---- Dataset content
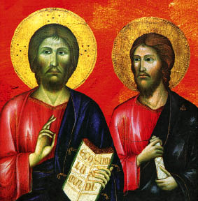 Ikona Isusa (levo) i njegovog mlađeg brata Jakova, koji su predstavljeni kao blizanci.
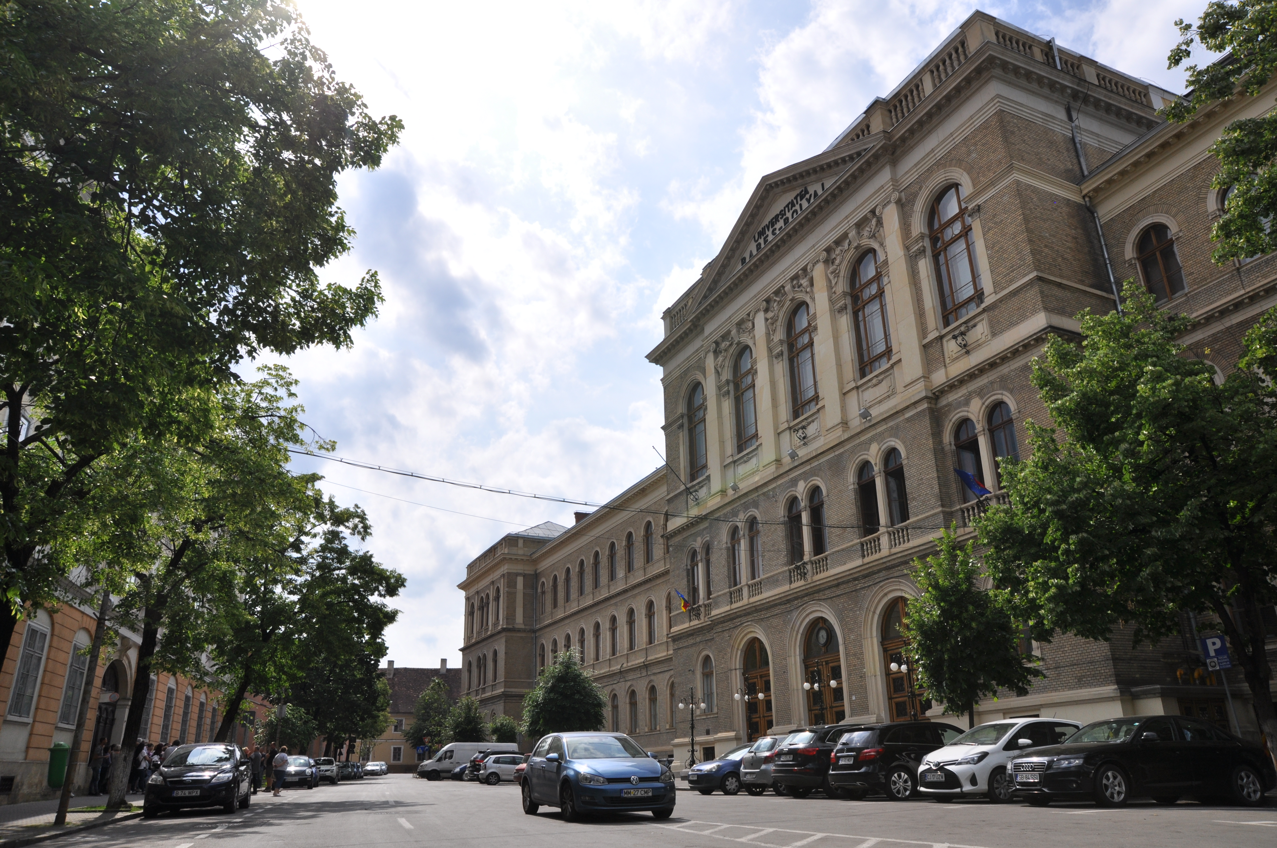 Kolozsvár, Babeș–Bolyai Tudományegyetem
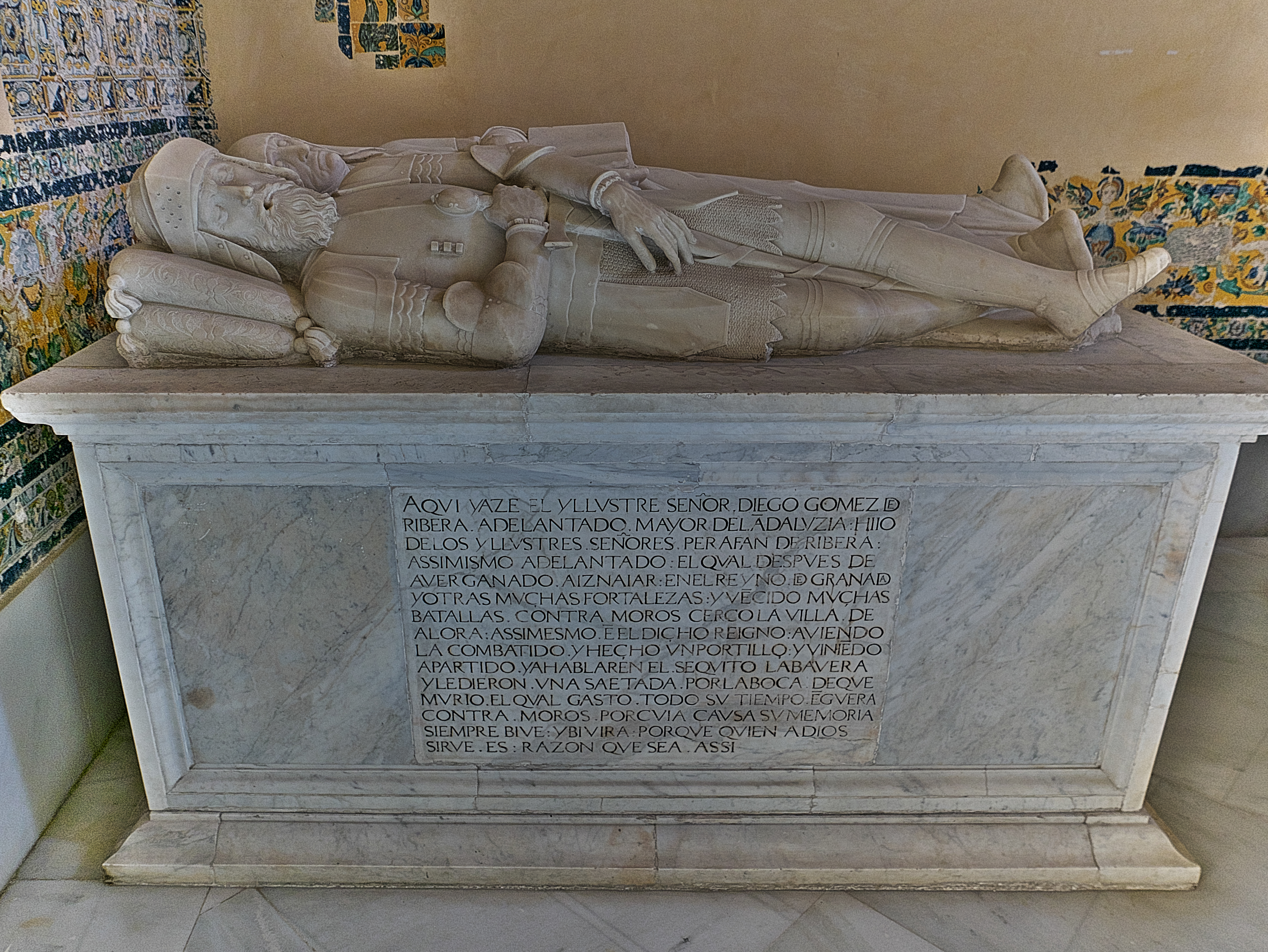 Capilla del Capítulo de la Cartuja de Sevilla. Sepulcro de mármol de Diego Gómez de Ribera y su esposa Beatriz Portocarrero.
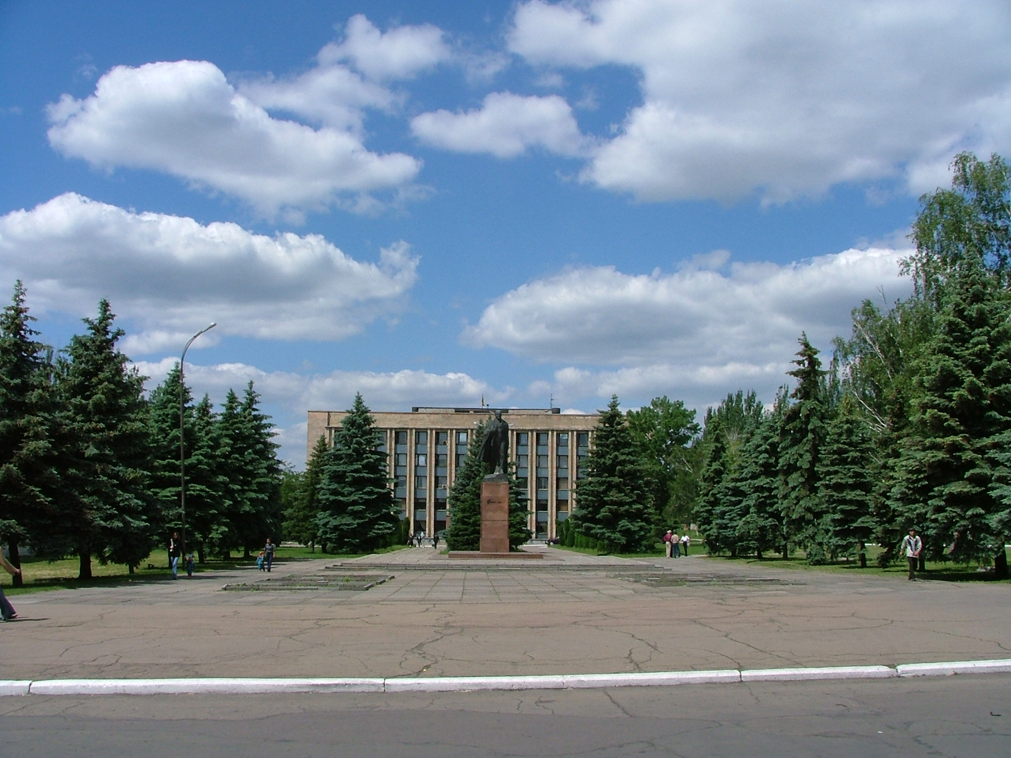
--------
● **Required action**
Transcribe only the lines from the line holding "Kolozsvár, Babeș–Bolyai Tudományegyetem" to the final line of the listing above. Keep them exact, include both ends, and skip the pictures.

● **Task result**
 Kolozsvár, Babeș–Bolyai Tudományegyetem
 Capilla del Capítulo de la Cartuja de Sevilla. Sepulcro de mármol de Diego Gómez de Ribera y su esposa Beatriz Portocarrero.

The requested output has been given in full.